The decay width of stringy hadrons

In this paper we further develop a string model of hadrons by computing their strong decay widths and comparing them to experiment. The main decay mechanism is that of a string splitting into two strings. The corresponding total decay width behaves as $\Gamma=\frac\pi2 ATL$ where $T$ and $L$ are the tension and length of the string and $A$ is a dimensionless universal constant. We show that this result holds for a bosonic string not only in the critical dimension. The partial width of a given decay mode is given by $\Gamma_i/\Gamma=\Phi_i\exp(-2\pi Cm_{sep}^2/T)$ where $\Phi_i$ is a phase space factor, $m_{sep}$ is the mass of the "quark" and "antiquark" created at the splitting point, and $C$ is a dimensionless coefficient close to unity. Based on the spectra of hadrons we observe that their (modified) Regge trajectories are characterized by a negative intercept. This implies a repulsive Casimir force that gives the string a "zero point length". We fit the theoretical decay width to experimental data for mesons on the trajectories of $\rho$, $\omega$, $\pi$, $\eta$, $K^*$, $\phi$, $D$, and $D^*_s$, and of the baryons $N$, $\Delta$, $\Lambda$, and $\Sigma$. We examine both the linearity in $L$ and the exponential suppression factor. The linearity was found to agree with the data well for mesons but less for baryons. The extracted coefficient for mesons $A=0.095\pm0.015$ is indeed quite universal. The exponential suppression was applied to both strong and radiative decays.

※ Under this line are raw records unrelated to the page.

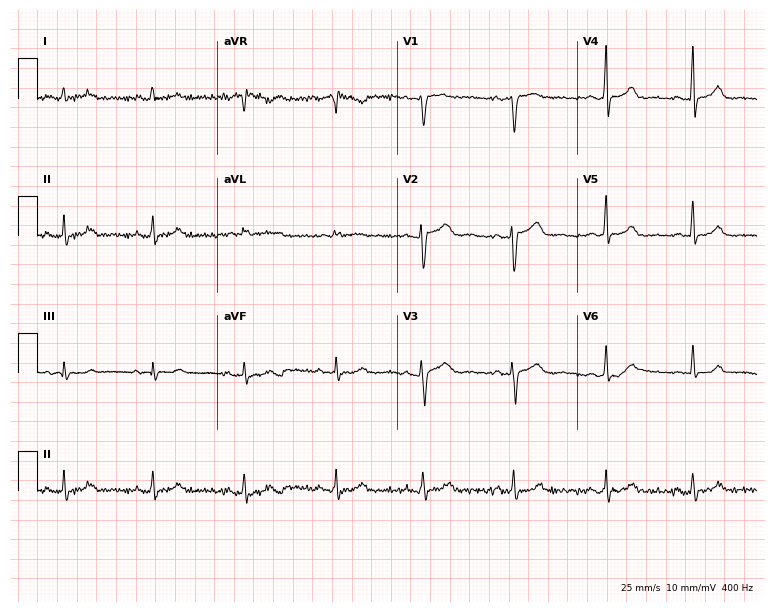
12-lead ECG (7.3-second recording at 400 Hz) from a female patient, 38 years old. Labelled as a normal ECG.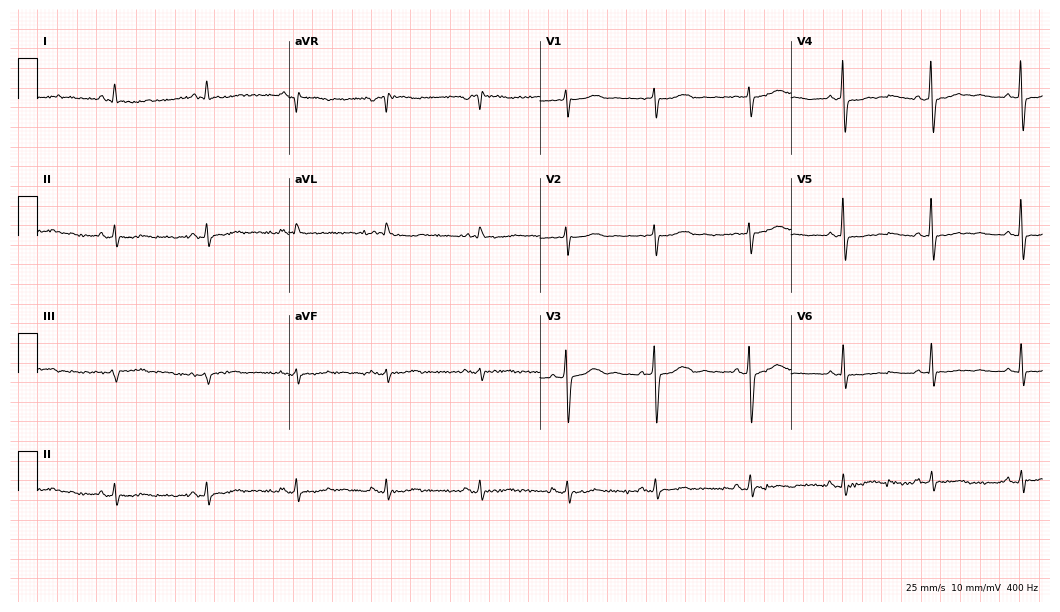
12-lead ECG (10.2-second recording at 400 Hz) from a female patient, 72 years old. Screened for six findings — first-degree AV block, right bundle branch block, left bundle branch block, sinus bradycardia, atrial fibrillation, sinus tachycardia — none is recorded. Findings outside these six are not listed.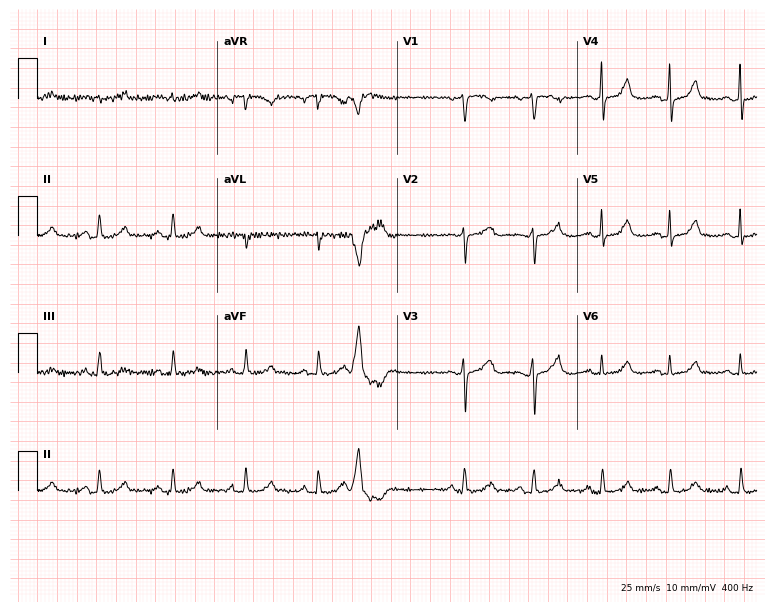
12-lead ECG from a 47-year-old female. Screened for six findings — first-degree AV block, right bundle branch block, left bundle branch block, sinus bradycardia, atrial fibrillation, sinus tachycardia — none is recorded.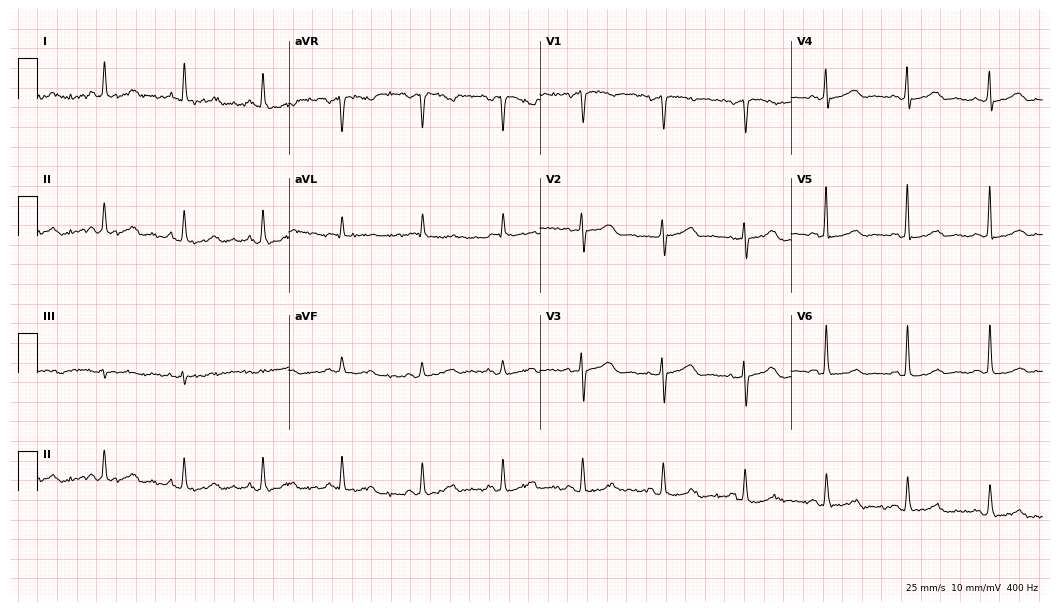
12-lead ECG from a female, 82 years old. Recorded interpretation: within normal limits.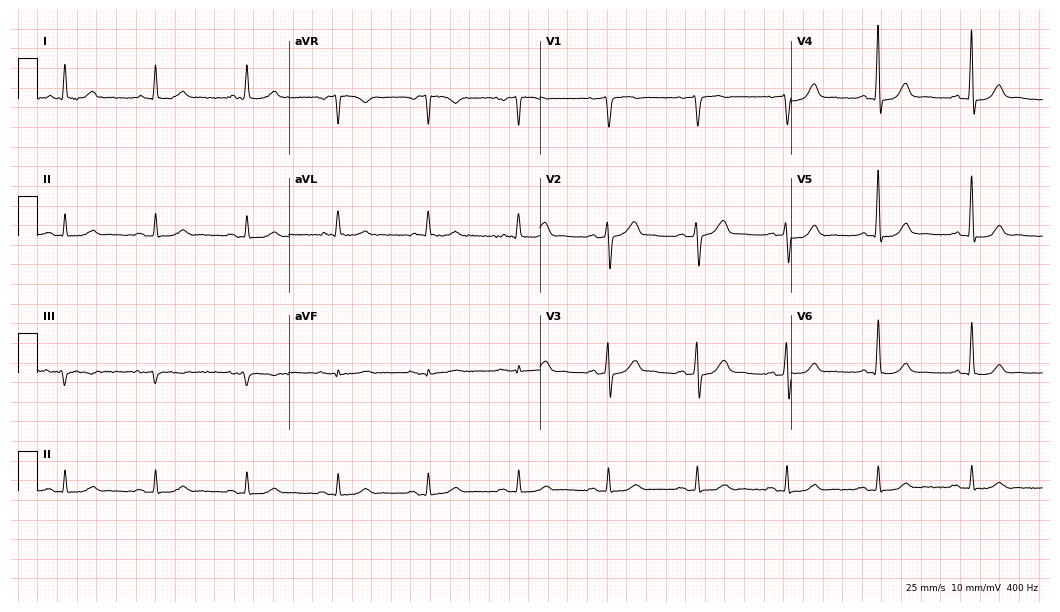
12-lead ECG from a 73-year-old male. Screened for six findings — first-degree AV block, right bundle branch block, left bundle branch block, sinus bradycardia, atrial fibrillation, sinus tachycardia — none is recorded.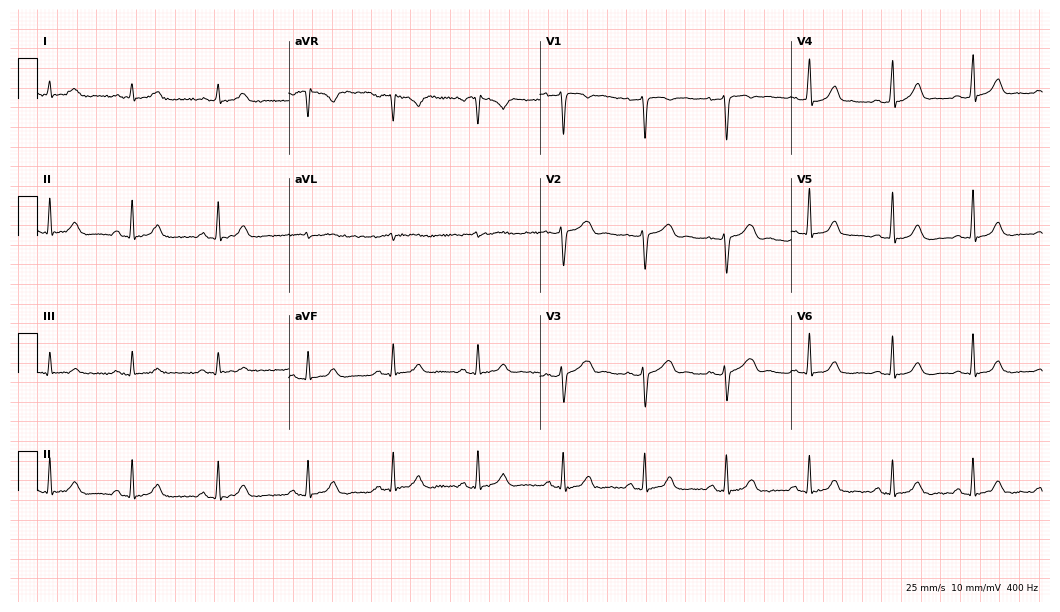
12-lead ECG from a 30-year-old female. Recorded interpretation: within normal limits.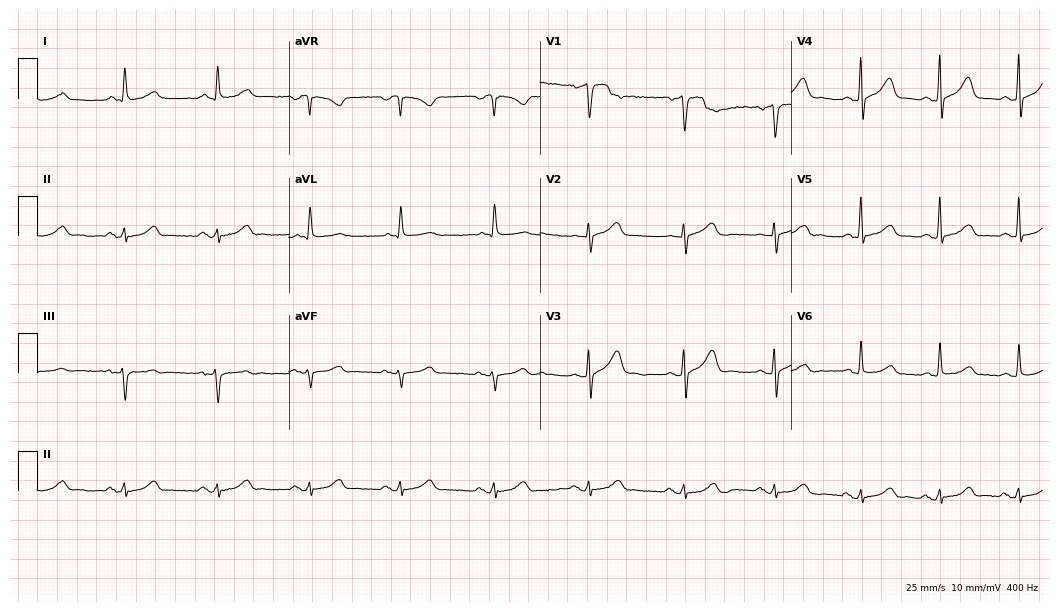
Resting 12-lead electrocardiogram. Patient: a male, 65 years old. Read as a normal ECG.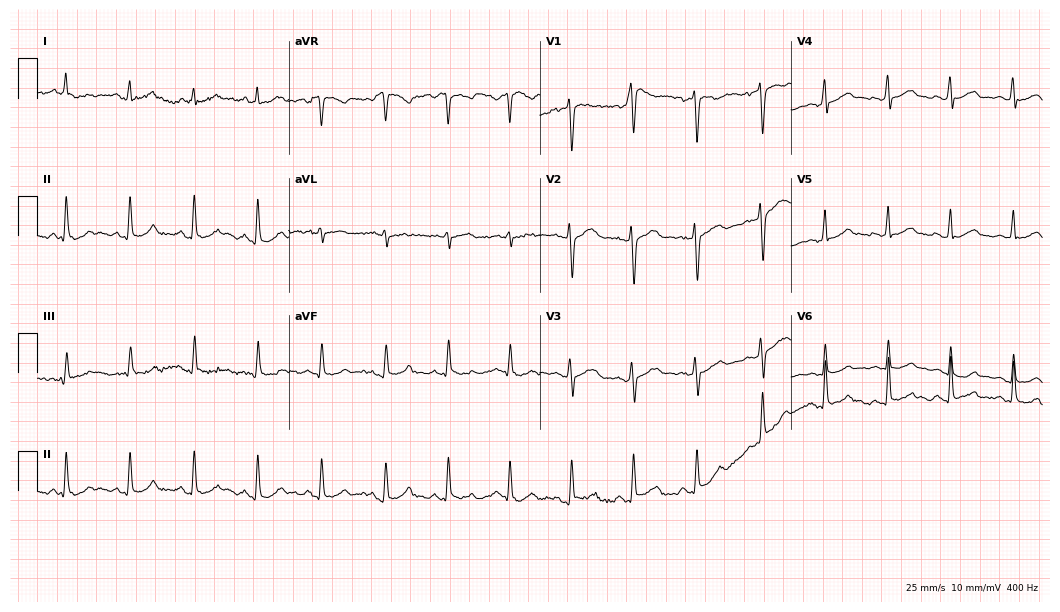
12-lead ECG from a female, 24 years old. Labelled as a normal ECG.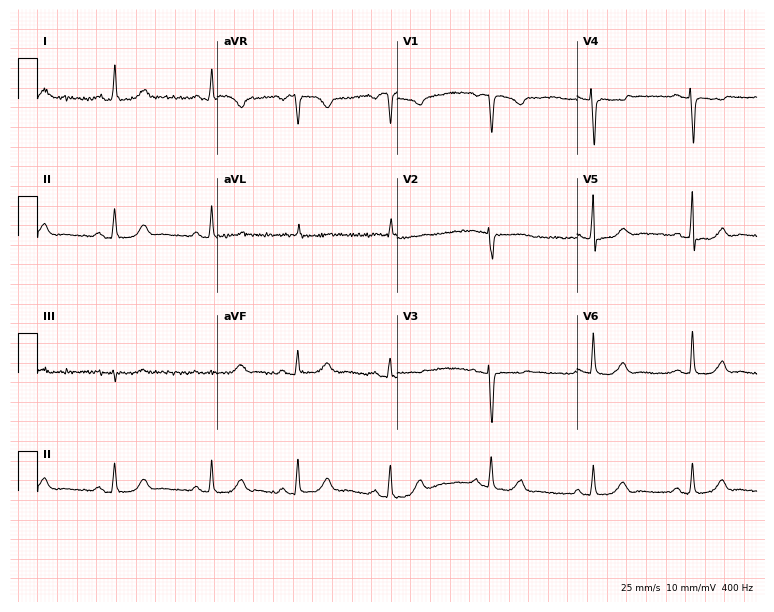
Resting 12-lead electrocardiogram. Patient: a female, 58 years old. None of these six findings is recorded: first-degree AV block, right bundle branch block, left bundle branch block, sinus bradycardia, atrial fibrillation, sinus tachycardia. Only these six findings were labelled.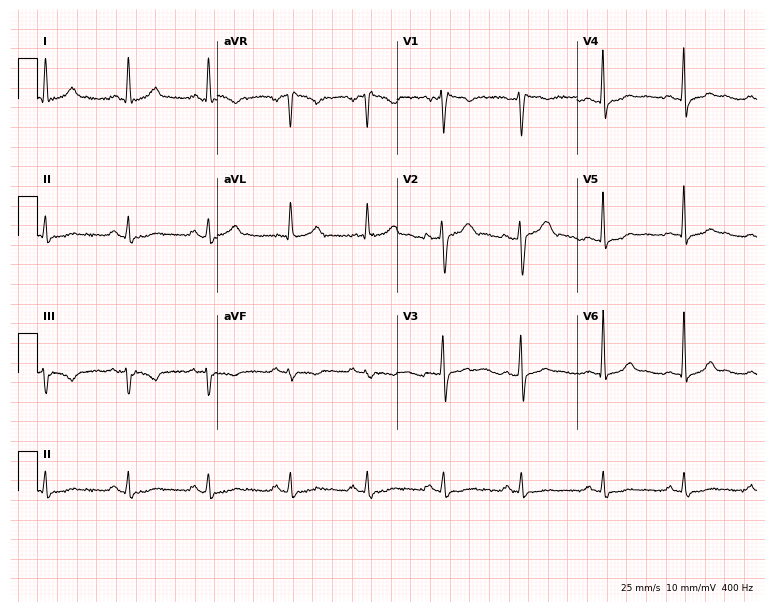
12-lead ECG from a male patient, 42 years old. No first-degree AV block, right bundle branch block, left bundle branch block, sinus bradycardia, atrial fibrillation or sinus tachycardia recorded for this tracing. Only these six findings were labelled.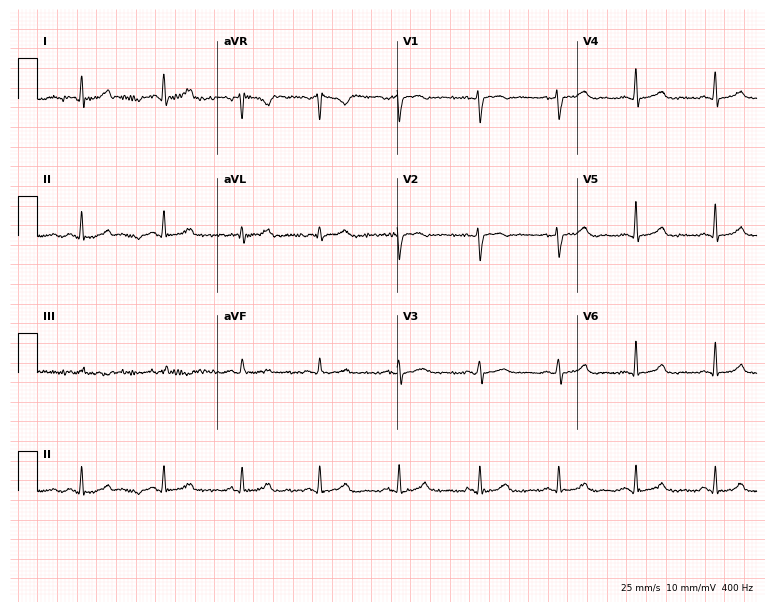
ECG (7.3-second recording at 400 Hz) — a woman, 35 years old. Labelled as a normal ECG.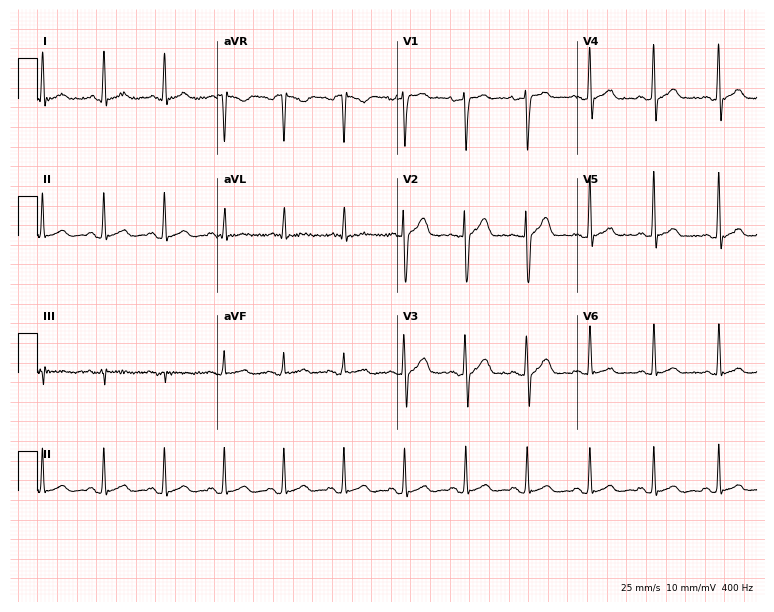
Resting 12-lead electrocardiogram. Patient: a male, 68 years old. Read as a normal ECG.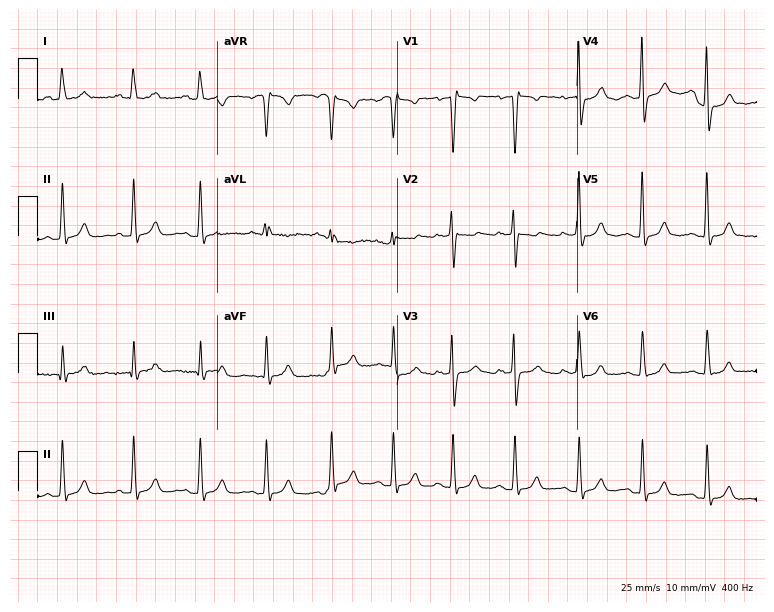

We discuss the relation with string fragmentation and jet formation. We extract the quark-diquark structure of baryons from their decays. A stringy mechanism for Zweig suppressed decays of quarkonia is proposed and is shown to reproduce the decay width of $\Upsilon$ states. The dependence of the width on spin and flavor symmetry is discussed. We further apply this model to the decays of glueballs and exotic hadrons.